■ TASK STATEMENT: Would you please set down, word for word, the lines from the one with "sample: Mitochondria in HCT116 cells" through the final line of the data below, omitting any pictures?

■ EXERCISE DATA:
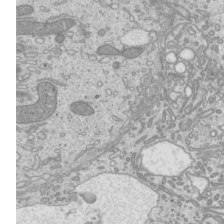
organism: Mouse
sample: Cilia; mouse epididymis
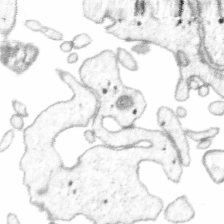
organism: Human
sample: HeLa cells
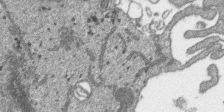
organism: Human
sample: Lung epithelial cells infected with SARS-CoV-2
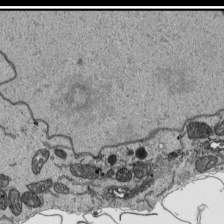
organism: Human
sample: Mitochondria in HCT116 cells
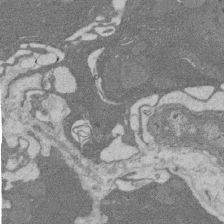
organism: Rat
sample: Salivary granule
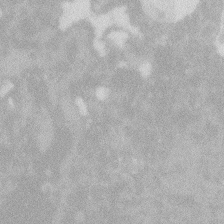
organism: Zebrafish
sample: Macrophage
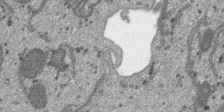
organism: Human
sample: Lung epithelial cells infected with SARS-CoV-2
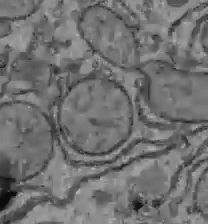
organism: C57BL Mouse
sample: Liver
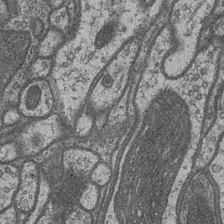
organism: Drosophila
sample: Optic medulla
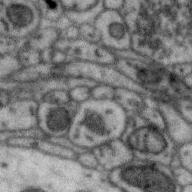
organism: Zebra finch
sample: Brain
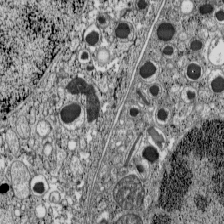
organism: C57BL Mouse
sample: Pancreatic islet
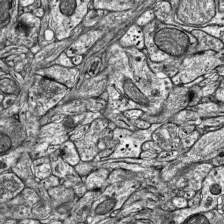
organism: Mouse
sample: Visual Cortex
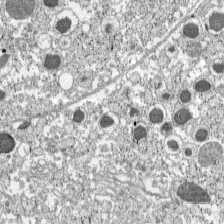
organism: C57BL Mouse
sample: Pancreatic islet
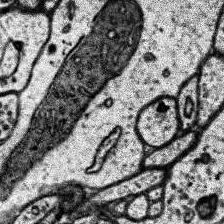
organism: Human
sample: Temporal Lobe
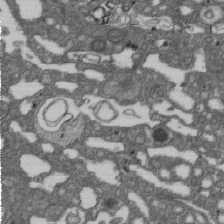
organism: Drosophila
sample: Nephrocyte
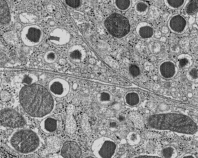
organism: C57BL Mouse
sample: Pancreatic islet
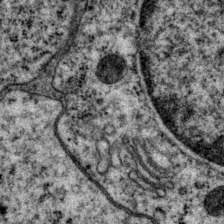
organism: P. pacificus
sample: Pharynx
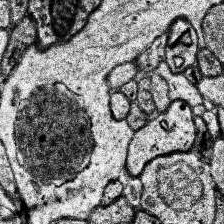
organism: Human
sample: Temporal Lobe
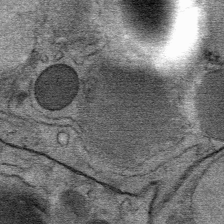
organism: Mouse
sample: Mouse Salivary gland
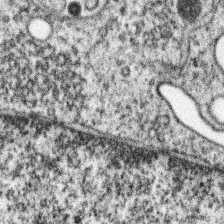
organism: Human
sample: HeLa cells
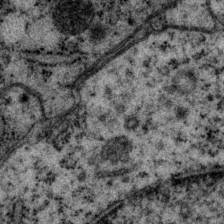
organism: P. pacificus
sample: Pharynx
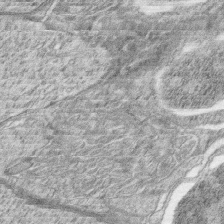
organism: Zebrafish
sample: synaptic ribbons in rod cells and cone cells
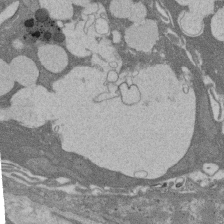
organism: Rat
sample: Salivary granule
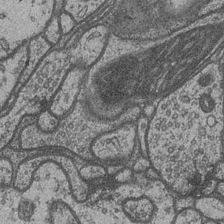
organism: Drosophila
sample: Optic medulla
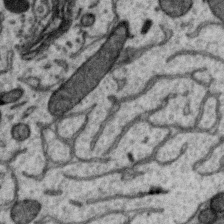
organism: Zebra finch
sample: Brain
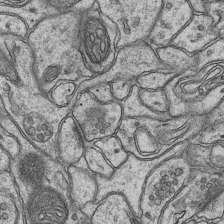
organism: Mouse
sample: CA1 Hippocampus
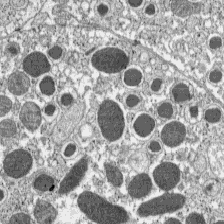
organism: C57BL Mouse
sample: Pancreatic islet
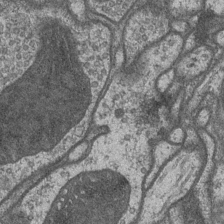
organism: Drosophila
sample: Optic medulla
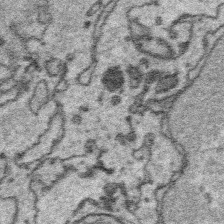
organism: Platynereis dumerilii
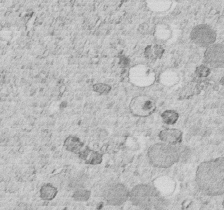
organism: C. elegans
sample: C. elegans embryo early stage
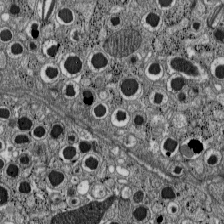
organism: C57BL Mouse
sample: Pancreatic islet
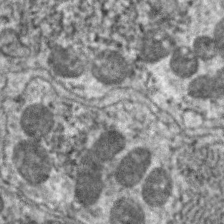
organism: C. elegans
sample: Pharynx
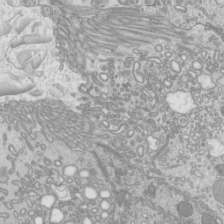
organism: Mouse
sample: Cilia; mouse epididymis
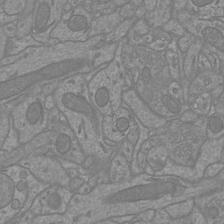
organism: Mouse
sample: Cortical neurons
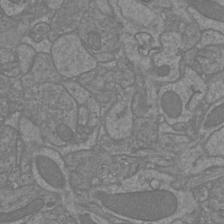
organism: Mouse
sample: Cortical neurons
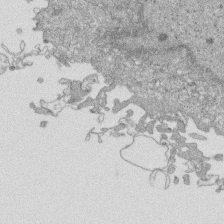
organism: Human
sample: HeLa cell HIV synapse
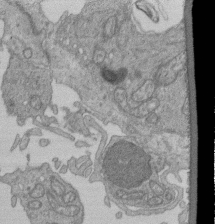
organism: Human
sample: Retinal organoid Rod and Cone cells

■ ANSWER BOX:
sample: Mitochondria in HCT116 cells
organism: Rat
sample: Salivary granule
organism: Zebrafish
sample: Macrophage
organism: Human
sample: Lung epithelial cells infected with SARS-CoV-2
organism: C57BL Mouse
sample: Liver
organism: Drosophila
sample: Optic medulla
organism: Zebra finch
sample: Brain
organism: C57BL Mouse
sample: Pancreatic islet
organism: Mouse
sample: Visual Cortex
organism: C57BL Mouse
sample: Pancreatic islet
organism: Human
sample: Temporal Lobe
organism: Drosophila
sample: Nephrocyte
organism: C57BL Mouse
sample: Pancreatic islet
organism: P. pacificus
sample: Pharynx
organism: Human
sample: Temporal Lobe
organism: Mouse
sample: Mouse Salivary gland
organism: Human
sample: HeLa cells
organism: P. pacificus
sample: Pharynx
organism: Zebrafish
sample: synaptic ribbons in rod cells and cone cells
organism: Rat
sample: Salivary granule
organism: Drosophila
sample: Optic medulla
organism: Zebra finch
sample: Brain
organism: Mouse
sample: CA1 Hippocampus
organism: C57BL Mouse
sample: Pancreatic islet
organism: Drosophila
sample: Optic medulla
organism: Platynereis dumerilii
organism: C. elegans
sample: C. elegans embryo early stage
organism: C57BL Mouse
sample: Pancreatic islet
organism: C. elegans
sample: Pharynx
organism: Mouse
sample: Cilia; mouse epididymis
organism: Mouse
sample: Cortical neurons
organism: Mouse
sample: Cortical neurons
organism: Human
sample: HeLa cell HIV synapse
organism: Human
sample: Retinal organoid Rod and Cone cells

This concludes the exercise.